第4話

時折茂みを切り開き、節くれだった木の根をまたぎ、俺たちは森の中を進む。


あーだこーだとしょうもない会話をしながら、代わり映えのしない景色にあくびをはさみつつ。


そうして半日ほど歩き続けたところで、ルシーが足を止めた。


「水の音がする、そろそろだね」


蜘蛛の次に狙うのは体に掛ければ姿を消すことのできるという「消し水」。

今向かっている川ではその元となる水が取れるのだという。


「よくこんな場所知ってたな」


それは森に入ってから随分奥へ進まないと見つからない情報のはず。


「このあたりで使えそうなものを探していたら勝手に耳に入ってくるからねー」


この程度、わけないといった口ぶりに少し感心する。


計画に必要なものはこいつが情報を集めた。
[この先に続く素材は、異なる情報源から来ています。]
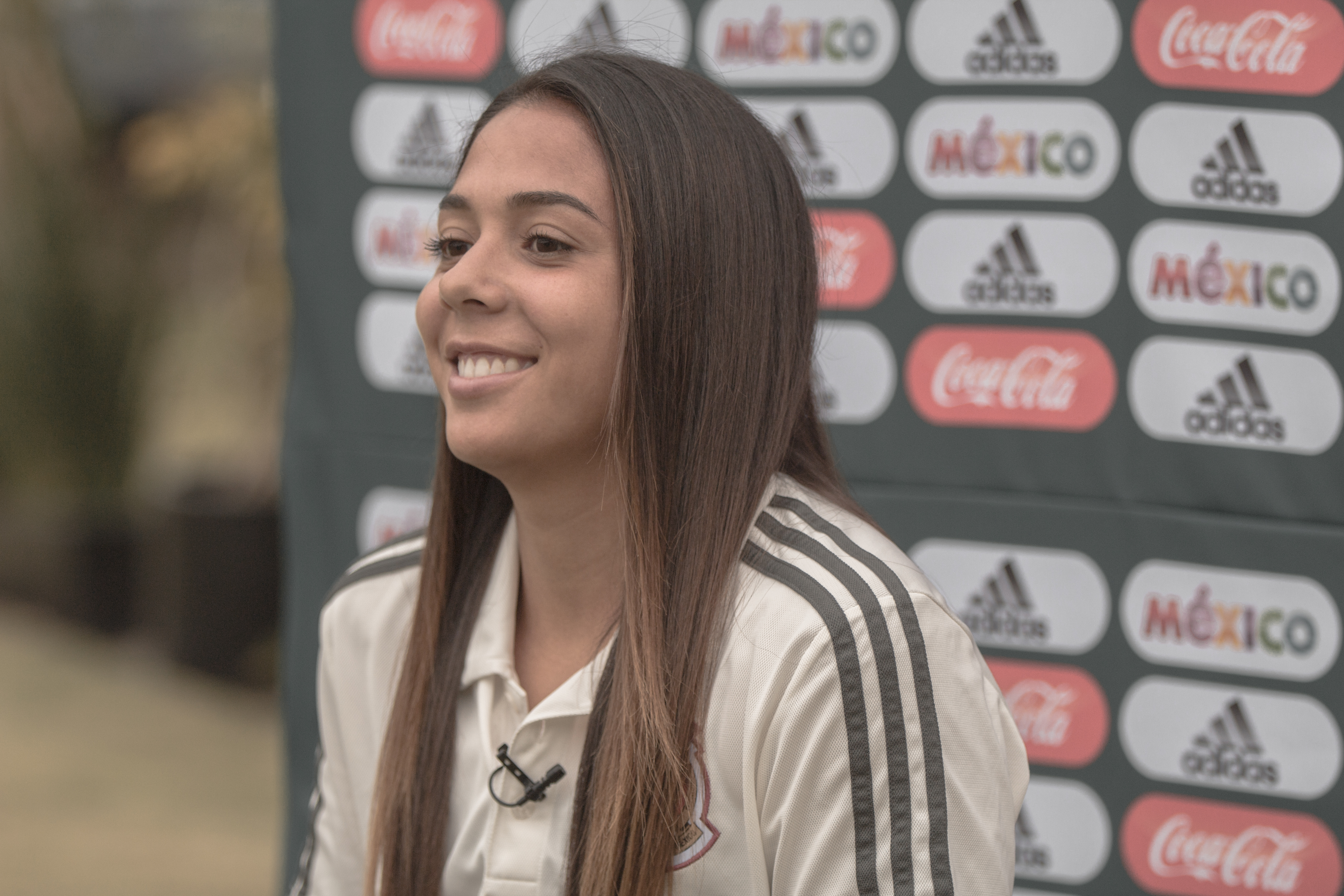 María Sánchez, jugadora de futbol mexicana, integrante de la Selección Femenil de Futbol de México.

酒場で聞かされたのはその中でも手に入れられるだろうとふんだものらしい。


消し水……使いようによっては便利だが、その効果時間と、通った場所に水の痕跡が残ってしまうために使い道が限られてしまう。しかしその水が今回は必要なのだとか。


――まぁ仲間がいないんじゃあ潜入してちまちま罠を仕掛けてくしかないよな


国を壊すという目標を掲げているくせして、今のところ俺の他に協力者はいないという。


いったいどんな神経をしていれば一人で国を壊そうという気になるのか。


これでもし俺を見つけていなければ一人で素材集めまでするはずだったというから全く大したものだ。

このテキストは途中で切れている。